Big Entertainment Wants to Party Like It's 1996 

In his latest column for Internet Evolution, Cory Doctorow talks about how big entertainment is trying to turn the clock back to 1996 or thereabouts. A part of the colomn is about their attempts to railroad the Canadian government into passing more restrictive copyright legislation, an attempt that fortunately has been unsuccessful.
It's not that these companies can't get their laws on the agenda, and not that they can't cook the process to make it run favorably for themselves. For example, when Canada was considering its own version of the WCT, the entertainment giants saw to it that the parliamentarians in charge of the process only talked to multinational entertainment giants, without conducting any kind of embarrassing public consultation. They wouldn't even talk to the Canadian record companies -- just the multinationals.

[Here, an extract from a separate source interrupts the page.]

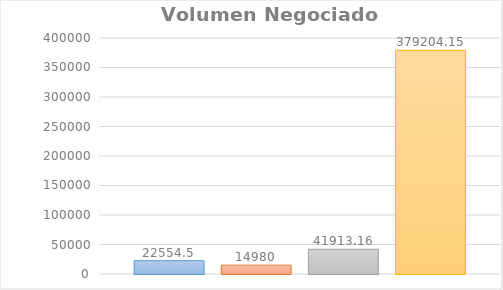
| Category | Lunes | Martes | Miercoles | Jueves | Viernes |
|---|---|---|---|---|---|
| 0 | 22554.5 | 14980 | 41913.16 | 379204.15 |  |

The proposed laws -- Bill C60 and Bill C61 -- were complicated and took a lot of explaining. But here's what didn't take any explaining at all: "Your government is about to introduce sweeping, controversial regulations to the Internet, and they won't talk with anyone except the jerks who are suing all those music downloaders in the States about it -- they won't even talk to Canadian record companies!"

This made the Canadian lawmakers who backed the proposal look like sellouts (which they were); made the laws look like conspiracies (which they were); and made the geeks who cared about this stuff look like heroes (which they were). The complicated story about the law became a simple story about the process.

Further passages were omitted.